Intanto è il ministro Paolo Savona a far notare a Boeri che i pensionati non sono solo un costo ma anzi danno allo Stato italiano ben 50 miliardi l’anno come potete ascoltare dalle sue parole in QUESTO VIDEO.

Ma poi, forse non è vero che la spesa, ogni spesa, ha la curiosa tendenza a trasformarsi in un GUADAGNO? Mi spiego: se vado a comperare il pane dal fornaio, l’euro che ho speso è l’euro che lui ha guadagnato! Idem per il barbiere, il benzinaio, il dentista, ecc., ecc., ecc. Che poi il MERCATO, che sia dei pesci o di istituzioni banco-finanziarie altro non è che una continua compravendita, un dare e ricevere, una passività che si trasforma in un attivo. Certo capita che a volte il pesce puzzi, qualche venditore poco onesto rifila asset rischiosi ma questo fa parte dei cosiddetti rischi d’impresa, tanto più grandi quanto l’azzardo è elevato! E perché mai sto azzardo dovrebbe pagarlo chi  non ha mai investito alcunché? Gli italiani che centrerebbero con il debito e lo sPRRRRead, che altro non rappresentano che il bastone e l’olio di ricino dei tempi moderni? Ma siamo proprio sicuri che sto deBBito e sto sPRRRRead siano i motivi per cui dobbiamo continuare sulla masochistica china delle riforme di-strutturali, quelle, per intenderci, che cambiano la serratura della porta di casa senza avvertirci e ci lasciano con i pantaloni bagnati in mezzo alla starda?

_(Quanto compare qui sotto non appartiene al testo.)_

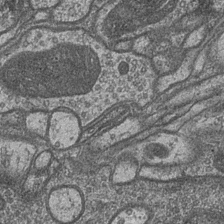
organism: Drosophila
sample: Optic medulla
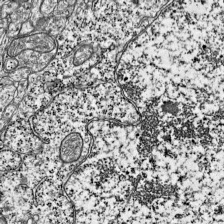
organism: Mouse
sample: Visual Cortex
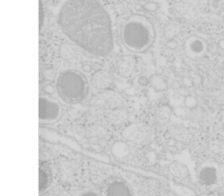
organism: Mouse
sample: Pancreas
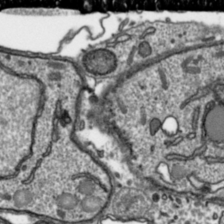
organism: Toxoplasma gondii
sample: Parasites in a vacuole inside a host cell
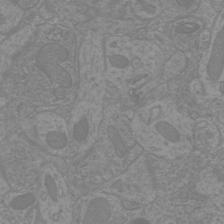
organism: Mouse
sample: Cortical neurons
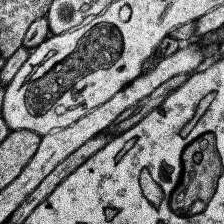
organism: Human
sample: Temporal Lobe
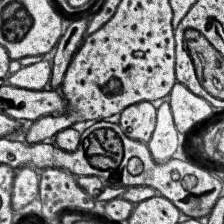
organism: Human
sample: Temporal Lobe
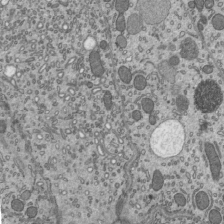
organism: Mouse
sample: Mouse epididymis efferent ductule cilia
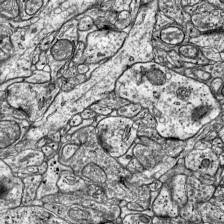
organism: Mouse
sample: Visual Cortex
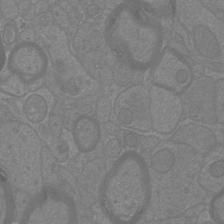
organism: Mouse
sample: Cortical neurons
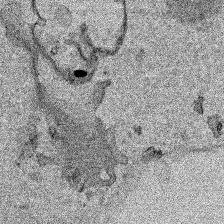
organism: Human
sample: Mitochondria in HCT116 cells
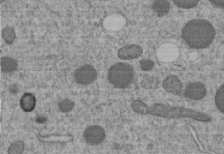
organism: C. elegans
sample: C. elegans embryo early stage
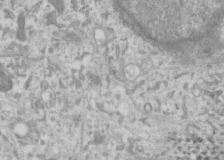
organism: Human
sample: Cilia; basal body in RPE cells
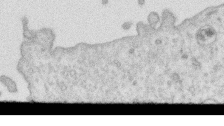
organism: Human
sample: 1205lu cells
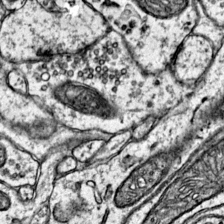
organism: Mouse
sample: Primary visual cortex
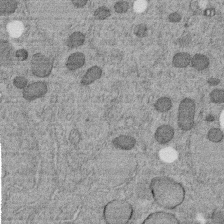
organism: C. elegans
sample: C. elegans embryo early stage
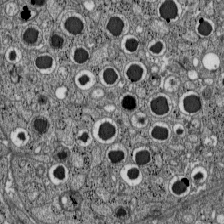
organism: C57BL Mouse
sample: Pancreatic islet
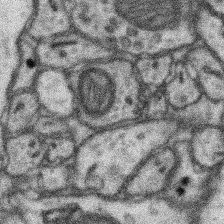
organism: Mouse
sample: Somatosensory cortex neuropil
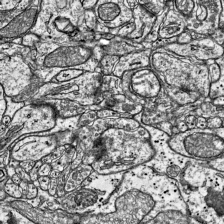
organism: Mouse
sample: Visual Cortex
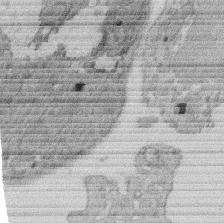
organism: Rat
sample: Salivary granule
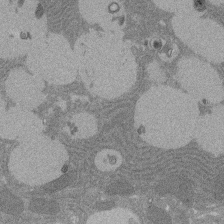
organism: Rat
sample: Salivary granule
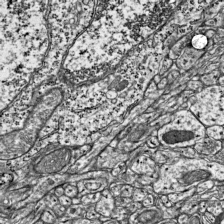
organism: Mouse
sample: Visual Cortex
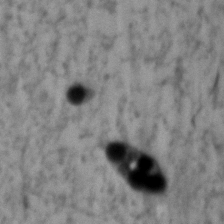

Per dire che se l’attuale governo gioca la carta delle pensioni, non sarebbe più corretto oltre a paventare i costi,  mettere sul piatto della bilancia anche i possibili benefici? I soldi spesi dal sistema previdenziale passeranno quindi direttamente dalle casse dell’INPS al cratere dell’Etna? I pensionati li metteranno sotto il materasso perché già avvertiti che “i costi degli azzardi del governo” porteranno i cittadini a pagare, pagare, pagare e un buco nero finanziario risucchierà l’Italia intera sPRRRRecona e ladrona? Ma i governi del “più Europa” che benefici “social-strutturali” ci hanno poi lasciato? Hanno STRUTTURALIZZATO il precariato perpetuo e lo sfruttamento, oltre ad aver di fatto cancellato la previdenza futura:  se la gente è sottopagata e non lavora che senso ha parlare ancora di pensioni e di INPS? Questi conti qualcuno li ha fatti?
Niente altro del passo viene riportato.